No entanto, Bondi respondeu: "Não me vou meter na sarjeta por causa da sua teatralidade", depois de ter sido pressionada pela deputada Pramila Jayapal, democrata do estado de Washington, que tinha pedido aos sobreviventes que não puderam reunir-se com o Departamento de Justiça dos EUA que se levantassem e erguessem as mãos. Várias mulheres fizeram-no.

A procuradora-geral também trocou farpas com vários legisladores durante a audiência de mais de cinco horas perante a Comissão Judiciária da Câmara dos Representantes- Chamou ao democrata Jamie Raskin de "advogado falhado e desbotado" e acusou o deputado Thomas Massie, do Kentucky, de "síndrome de desorientação de Trump", depois de o republicano ter criticado a forma como ela lidou com os processos.

Não há provas da existência de uma lista de clientes

Em julho de 2025, o Departamento de Justiça dos EUA afirmou ter concluído uma análise e determinado que não existia qualquer "lista de clientes" de Epstein, contradizendo sugestões anteriores de Bondi de que essa lista estava a ser analisada.

Numa entrevista à Fox News, em fevereiro de 2025, Bondi disse que a lista estava "na minha secretária para ser revista". Mais tarde, esclareceu que estava a referir-se ao conjunto dos ficheiros de Epstein e não a uma lista específica de clientes.

Este reconhecimento desencadeou a pressão dos conservadores que levou o Congresso a aprovar a legislação sobre transparência.

Bondi distribuiu pastas com documentos sobre Epstein a influenciadores das redes sociais na Casa Branca em fevereiro de 2025, mas os materiais não incluíam novas revelações, o que intensificou os apelos à divulgação total.

O deputado Chip Roy, um republicano do Texas, perguntou na quarta-feira se o Departamento de Justiça planejava processar mais alguém no caso Epstein. Bondi disse que "temos investigações pendentes", mas não quis entrar em pormenores.

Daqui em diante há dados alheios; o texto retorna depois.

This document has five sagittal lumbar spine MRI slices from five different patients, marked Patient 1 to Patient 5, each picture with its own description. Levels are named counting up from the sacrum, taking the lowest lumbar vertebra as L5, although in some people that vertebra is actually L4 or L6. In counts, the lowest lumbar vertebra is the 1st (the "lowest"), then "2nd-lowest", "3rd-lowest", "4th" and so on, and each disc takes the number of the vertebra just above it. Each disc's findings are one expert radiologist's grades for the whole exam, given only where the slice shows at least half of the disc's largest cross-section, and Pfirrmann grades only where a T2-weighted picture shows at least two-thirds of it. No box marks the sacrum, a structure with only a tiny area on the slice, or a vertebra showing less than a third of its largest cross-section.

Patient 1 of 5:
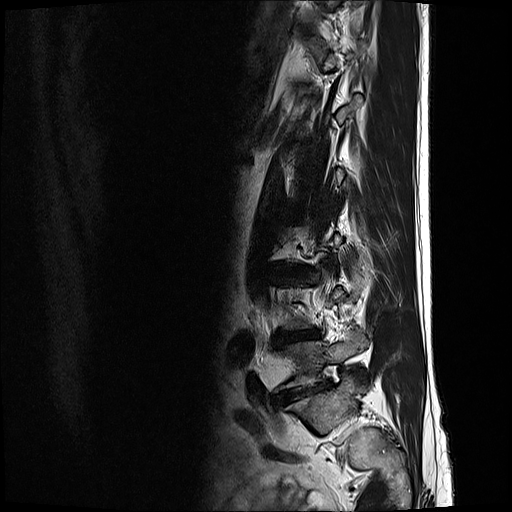 Sagittal T2-weighted lumbar spine MRI | Slice 1/17 | 512x512 px

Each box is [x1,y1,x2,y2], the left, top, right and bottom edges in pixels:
L5 (lowest vertebra) = [274,333,366,392].
T11/T12 (7th disc) = [297,27,312,33].
L4/L5 (2nd-lowest disc) = [278,330,321,342].
IVD L5/S1 (lowest disc) = [276,383,329,402].

Expert MSK radiologist gradings (per disc):
  L4/L5 (2nd-lowest disc): lower-endplate change, Modic type II, disc bulging, disc narrowing

Patient 2 of 5:
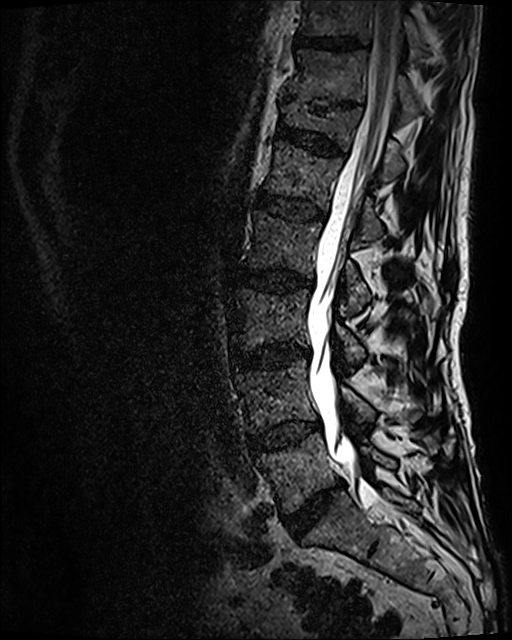 Slice 68 of 120. T2 SPACE (3D) sagittal MRI of the lumbar spine. Field of view 240x300 mm.
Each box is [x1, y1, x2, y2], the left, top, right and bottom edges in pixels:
Structures:
* lowest vertebra — [256, 432, 437, 513]
* 7th disc — [310, 100, 349, 110]
* 3rd-lowest vertebra — [230, 289, 365, 369]
* 3rd-lowest disc — [233, 346, 309, 368]
* 8th disc — [295, 36, 359, 49]
* 6th disc — [276, 125, 343, 154]
* 5th disc — [257, 192, 325, 220]
* 2nd-lowest disc — [248, 422, 319, 453]
* 5th vertebra — [265, 140, 382, 241]
* 6th vertebra — [280, 102, 404, 179]
* 7th vertebra — [286, 50, 422, 116]
* 2nd-lowest vertebra — [235, 359, 419, 433]
* lowest disc — [284, 483, 342, 538]
* 4th disc — [236, 269, 313, 291]
* 4th vertebra — [246, 211, 372, 316]
* spinal canal — [307, 0, 417, 529]
* 8th vertebra — [302, 0, 464, 72]

Radiological gradings:
- 3rd-lowest disc: Pfirrmann grade 4, disc narrowing, disc bulging, Modic type II
- 5th disc: Pfirrmann grade 3
- lowest disc: Pfirrmann grade 4, disc bulging, disc narrowing
- 4th disc: Pfirrmann grade 3, disc bulging, Modic type II
- 2nd-lowest disc: Pfirrmann grade 3, disc bulging, Modic type II
- 6th disc: Pfirrmann grade 3, upper-endplate change, lower-endplate change
- 8th disc: Pfirrmann grade 3
- 7th disc: Pfirrmann grade 5, lower-endplate change, disc narrowing, upper-endplate change

Patient 3 of 5:
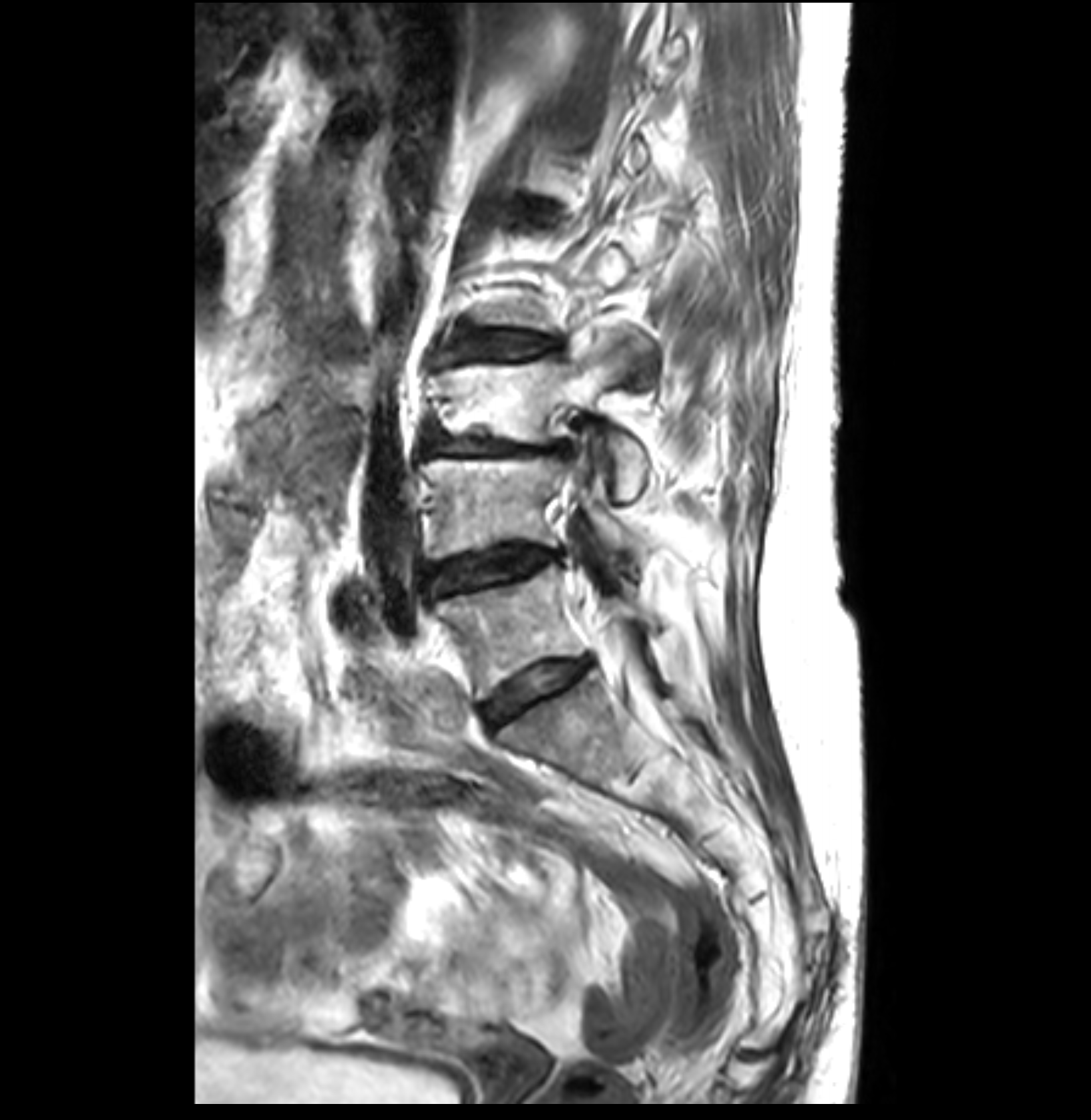 T2-weighted sagittal MRI of the lumbar spine | Slice 14 of 35
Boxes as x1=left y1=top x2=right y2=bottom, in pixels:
5th disc = x1=521 y1=202 x2=560 y2=226.
Lowest vertebra = x1=436 y1=564 x2=657 y2=699.
3rd-lowest disc = x1=424 y1=425 x2=564 y2=455.
4th disc = x1=439 y1=329 x2=555 y2=362.
2nd-lowest vertebra = x1=421 y1=455 x2=647 y2=558.
3rd-lowest vertebra = x1=441 y1=334 x2=647 y2=504.
Lowest disc = x1=482 y1=657 x2=589 y2=727.
2nd-lowest disc = x1=424 y1=543 x2=562 y2=594.

Expert MSK radiologist gradings (per disc):
  lowest disc: Pfirrmann grade 3, disc bulging
  4th disc: Pfirrmann grade 3, Modic type II, disc bulging
  2nd-lowest disc: Pfirrmann grade 3, disc bulging, Modic type II, disc narrowing

Patient 4 of 5:
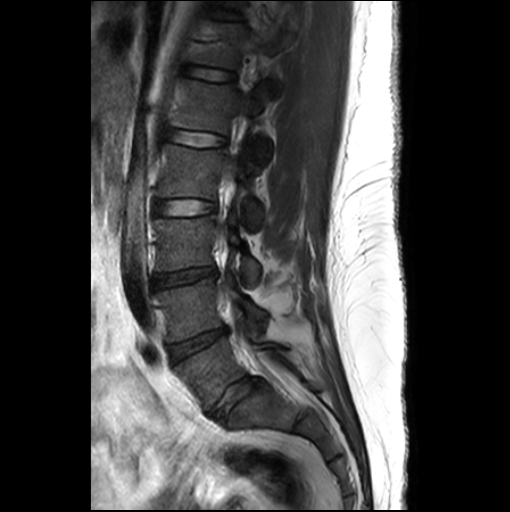

Sagittal T2-weighted lumbar spine MRI, Sagittal slice index 9
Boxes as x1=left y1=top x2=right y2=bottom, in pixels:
T12: x1=193 y1=24 x2=247 y2=68.
L3 vertebra: x1=154 y1=216 x2=259 y2=283.
Disc L2/L3: x1=154 y1=199 x2=215 y2=215.
Disc T12/L1: x1=182 y1=66 x2=234 y2=81.
L4 vertebra: x1=156 y1=277 x2=265 y2=341.
Disc L5/S1: x1=210 y1=377 x2=262 y2=418.
Disc L4/L5: x1=169 y1=327 x2=228 y2=362.
L3/L4: x1=152 y1=267 x2=216 y2=288.
L1/L2: x1=166 y1=130 x2=225 y2=146.
L2: x1=156 y1=144 x2=263 y2=227.
L1: x1=171 y1=80 x2=271 y2=163.
L5 vertebra: x1=174 y1=337 x2=286 y2=410.

Expert MSK radiologist gradings (per disc):
• L5/S1: Pfirrmann grade 3, disc bulging
• L2/L3: Pfirrmann grade 1
• T12/L1: Pfirrmann grade 1
• L3/L4: Pfirrmann grade 3, disc bulging, disc narrowing
• L1/L2: Pfirrmann grade 1
• L4/L5: Pfirrmann grade 3, disc bulging, disc narrowing

Patient 5 of 5:
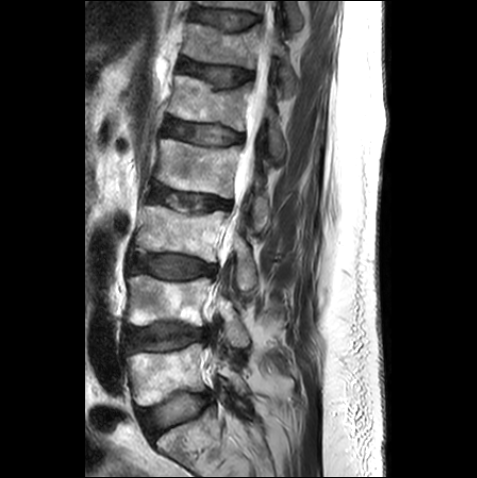
Sagittal T2-weighted lumbar spine MRI | Field of view 280x281 mm, slice spacing 3.3 mm

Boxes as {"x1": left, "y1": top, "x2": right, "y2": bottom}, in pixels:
L2 vertebra: {"x1": 155, "y1": 139, "x2": 269, "y2": 231}.
L1: {"x1": 169, "y1": 75, "x2": 284, "y2": 160}.
T11 vertebra: {"x1": 197, "y1": 0, "x2": 302, "y2": 31}.
Intervertebral disc L2/L3: {"x1": 149, "y1": 185, "x2": 230, "y2": 214}.
L3/L4: {"x1": 131, "y1": 255, "x2": 215, "y2": 278}.
Thecal sac / spinal canal: {"x1": 214, "y1": 38, "x2": 269, "y2": 310}.
Intervertebral disc L4/L5: {"x1": 127, "y1": 322, "x2": 206, "y2": 351}.
L3 vertebra: {"x1": 134, "y1": 205, "x2": 255, "y2": 296}.
L4: {"x1": 127, "y1": 275, "x2": 248, "y2": 347}.
L5: {"x1": 127, "y1": 343, "x2": 245, "y2": 405}.
T12: {"x1": 183, "y1": 23, "x2": 297, "y2": 95}.
Intervertebral disc T12/L1: {"x1": 180, "y1": 60, "x2": 251, "y2": 86}.
Intervertebral disc L1/L2: {"x1": 164, "y1": 120, "x2": 243, "y2": 144}.
Intervertebral disc L5/S1: {"x1": 137, "y1": 392, "x2": 209, "y2": 439}.
T11/T12: {"x1": 191, "y1": 8, "x2": 258, "y2": 29}.

Per-level radiological findings:
- L4/L5: Pfirrmann grade 2, lower-endplate change
- T12/L1: Pfirrmann grade 3, upper-endplate change
- L5/S1: Pfirrmann grade 1
- T11/T12: Pfirrmann grade 2
- L3/L4: Pfirrmann grade 2
- L2/L3: Pfirrmann grade 3, upper-endplate change
- L1/L2: Pfirrmann grade 3

O presidente dos EUA, Donald Trump, já apelou anteriormente à instauração de processos contra vários democratas proeminentes cujos nomes aparecem nos ficheiros, incluindo o antigo presidente Bill Clinton. Os ficheiros também fazem referência ao secretário do Comércio, Howard Lutnick, e a outros altos funcionários da administração Trump.

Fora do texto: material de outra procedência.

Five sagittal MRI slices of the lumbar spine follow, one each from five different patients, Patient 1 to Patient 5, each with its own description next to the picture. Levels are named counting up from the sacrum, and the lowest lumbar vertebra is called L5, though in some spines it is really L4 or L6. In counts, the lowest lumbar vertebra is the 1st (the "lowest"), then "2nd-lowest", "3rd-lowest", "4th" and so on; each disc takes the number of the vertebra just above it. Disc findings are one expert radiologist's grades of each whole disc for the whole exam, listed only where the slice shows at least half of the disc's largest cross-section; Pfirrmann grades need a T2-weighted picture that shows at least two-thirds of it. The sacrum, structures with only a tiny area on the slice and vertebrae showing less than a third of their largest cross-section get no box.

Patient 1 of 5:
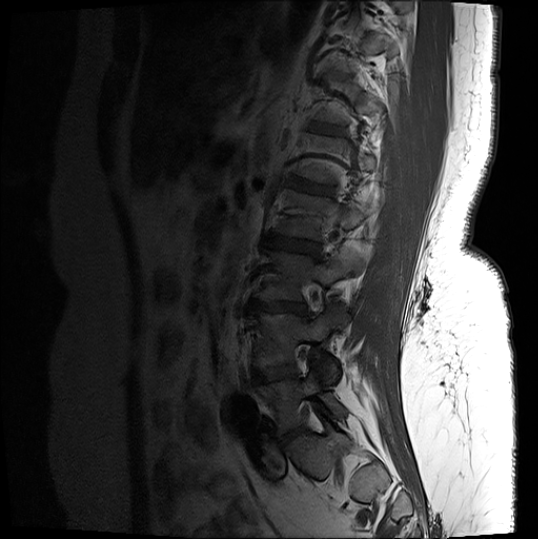 T1-weighted sagittal MRI of the lumbar spine
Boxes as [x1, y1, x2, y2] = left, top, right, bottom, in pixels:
Annotations:
• IVD L5/S1 at [279, 427, 304, 444]
• L2 vertebra at [275, 189, 380, 241]
• L4 at [253, 310, 342, 379]
• L5 at [255, 369, 346, 433]
• IVD L1/L2 at [290, 177, 333, 195]
• L3/L4 at [250, 300, 307, 312]
• L2/L3 at [264, 233, 320, 255]
• L4/L5 at [252, 365, 297, 383]
• L3 at [257, 249, 363, 311]
• T12/L1 at [309, 122, 343, 135]
• L1 at [292, 133, 376, 184]

Degenerative findings by level:
• L1/L2: Modic type II, upper-endplate change, lower-endplate change
• L3/L4: disc narrowing, Modic type II, lower-endplate change, upper-endplate change, disc bulging
• L4/L5: lower-endplate change, disc bulging, Modic type II
• L2/L3: upper-endplate change, disc bulging, lower-endplate change

Patient 2 of 5:
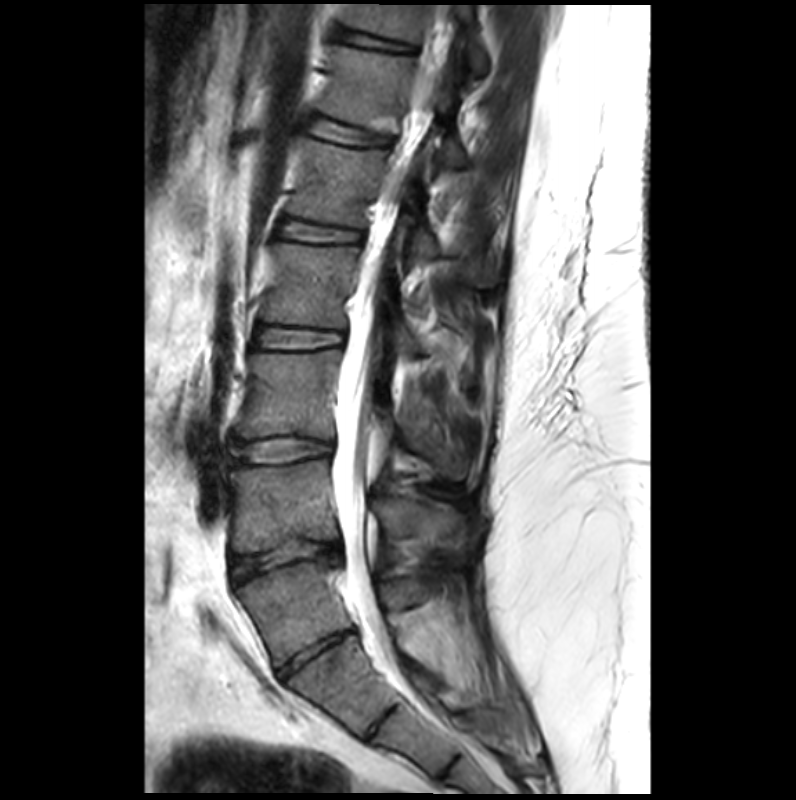 Slice spacing 3.4 mm. Lumbar spine MR, T2-weighted, sagittal.
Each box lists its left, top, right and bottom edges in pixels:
5th vertebra at left=286, top=138, right=438, bottom=257; 3rd-lowest vertebra at left=235, top=348, right=467, bottom=477; spinal canal at left=335, top=273, right=389, bottom=645; 2nd-lowest disc at left=231, top=541, right=339, bottom=580; lowest vertebra at left=238, top=561, right=432, bottom=666; 7th vertebra at left=342, top=5, right=486, bottom=74; 4th disc at left=253, top=328, right=341, bottom=348; 7th disc at left=336, top=28, right=411, bottom=51; 3rd-lowest disc at left=228, top=438, right=333, bottom=464; 6th disc at left=306, top=118, right=389, bottom=144; 6th vertebra at left=318, top=45, right=468, bottom=167; 4th vertebra at left=262, top=242, right=421, bottom=352; 2nd-lowest vertebra at left=227, top=460, right=453, bottom=552; lowest disc at left=280, top=632, right=353, bottom=676; 5th disc at left=277, top=219, right=360, bottom=242.

Degenerative findings by level:
  lowest disc: Pfirrmann grade 3, disc narrowing
  2nd-lowest disc: Pfirrmann grade 3, Modic type III, upper-endplate change, disc herniation, disc narrowing, spondylolisthesis, lower-endplate change
  7th disc: Pfirrmann grade 2, lower-endplate change
  6th disc: upper-endplate change, lower-endplate change
  3rd-lowest disc: Pfirrmann grade 2
  5th disc: lower-endplate change, upper-endplate change
  4th disc: Pfirrmann grade 2

Patient 3 of 5:
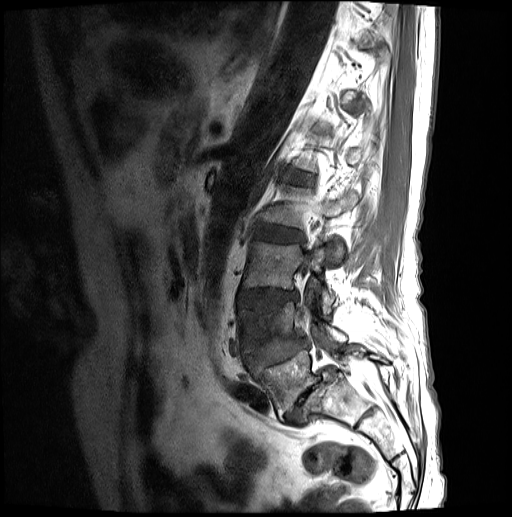 MRI lumbar spine (T1-weighted), sagittal plane. Sex M.
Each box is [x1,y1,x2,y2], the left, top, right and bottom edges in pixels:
L5/S1 (lowest disc) at [284,369,334,425].
L4 (2nd-lowest vertebra) at [238,294,347,353].
L2 (4th vertebra) at [261,184,357,262].
L2/L3 (4th disc) at [254,225,303,242].
L3 (3rd-lowest vertebra) at [243,242,334,314].
L4/L5 (2nd-lowest disc) at [244,337,309,368].
Disc L1/L2 (5th disc) at [285,172,312,184].
Disc L3/L4 (3rd-lowest disc) at [238,288,297,308].
L5 (lowest vertebra) at [249,348,388,416].

Per-level radiological findings:
- L3/L4 (3rd-lowest disc): upper-endplate change, disc bulging, lower-endplate change
- L2/L3 (4th disc): disc bulging
- L4/L5 (2nd-lowest disc): spondylolisthesis, lower-endplate change, upper-endplate change, disc narrowing, disc herniation
- L5/S1 (lowest disc): spondylolisthesis, Modic type II, disc narrowing, disc herniation

Patient 4 of 5:
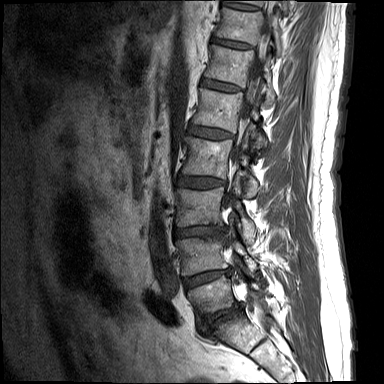 Slice 5/15; Sagittal T1-weighted lumbar spine MRI

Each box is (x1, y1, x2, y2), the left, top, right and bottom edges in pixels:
L4 vertebra at (176, 234, 257, 275), T12 vertebra at (205, 45, 274, 106), L5/S1 at (202, 303, 242, 323), L3/L4 at (174, 226, 226, 237), IVD L1/L2 at (188, 124, 232, 139), L5 at (188, 275, 265, 316), L3 vertebra at (176, 176, 256, 243), IVD L4/L5 at (183, 269, 230, 288), T12/L1 at (201, 78, 238, 90), L2/L3 at (178, 175, 224, 187), L1 vertebra at (192, 88, 266, 146), T10 vertebra at (236, 0, 288, 13), spinal canal at (236, 72, 268, 325), T10/T11 at (223, 2, 258, 9), T11 at (215, 7, 281, 53), L2 vertebra at (182, 132, 260, 196), T11/T12 at (212, 37, 251, 48).

Radiological gradings:
- L3/L4: lower-endplate change, upper-endplate change, disc narrowing, disc bulging
- L1/L2: upper-endplate change, disc bulging
- L4/L5: Modic type II, lower-endplate change, disc narrowing, upper-endplate change, disc bulging
- L2/L3: disc bulging
- L5/S1: lower-endplate change, disc bulging, Modic type II, disc narrowing, upper-endplate change
- T12/L1, T11/T12, T10/T11: no Modic or endplate change, herniation, narrowing, bulging or spondylolisthesis recorded

Patient 5 of 5:
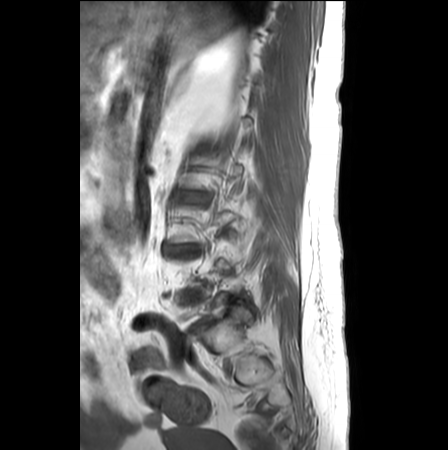

Lumbar spine MR, T1-weighted, sagittal. Patient sex: F. 448x450 px.
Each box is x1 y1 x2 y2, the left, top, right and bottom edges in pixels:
Intervertebral disc L2/L3: 186 193 204 200.
L3/L4: 172 245 194 252.

Massie, que é coautor da legislação que obriga à divulgação dos documentos, disse a Bondi: "Literalmente, a pior coisa que podias fazer aos sobreviventes, fizeste-a".

O presidente do comité republicano, Jim Jordan, elogiou Bondi pelo que ele descreveu como uma reversão das ações do Departamento de Justiça do presidente Joe Biden, que os republicanos dizem que visam injustamente os conservadores, incluindo Trump.

"Que diferença faz um ano", disse Jordan. "Sob o comando da procuradora-geral Bondi, o DOJ retornou às suas missões principais - defender o Estado de Direito, ir atrás dos bandidos e manter os americanos seguros."

Primeiro ano de Bondi como procuradora-geral

A aparição de Bondi ocorreu um ano após o início do seu mandato no Departamento de Justiça, um período marcado por mudanças significativas nas tradições de longa data do departamento.

O Senado confirmou Bondi por 54-46 votos a 4 de fevereiro de 2025, com apenas um democrata, o senador John Fetterman da Pensilvânia, a apoiar a sua nomeação. Foi empossada no dia seguinte pelo juiz do Supremo Tribunal, Clarence Thomas.

Desde que assumiu o cargo, Bondi supervisionou o despedimento de procuradores de carreira e de funcionários do FBI que trabalharam em casos que envolviam Donald Trump ou o motim de 6 de janeiro de 2021 no Capitólio. O departamento também investigou e processou oponentes proeminentes de Trump, enquanto abandonou casos contra seus aliados.

Na terça-feira, um dia antes de seu testemunho, um grande júri em Washington fez uma repreensão extraordinária aos promotores do departamento ao se recusar a indiciar legisladores democratas que produziram um vídeo instando os membros do serviço militar a não seguir "ordens ilegais".

Epstein, um rico financeiro com ligações a políticos e líderes empresariais, morreu por aparente suicídio em agosto de 2019, enquanto aguardava julgamento por acusações federais de tráfico sexual.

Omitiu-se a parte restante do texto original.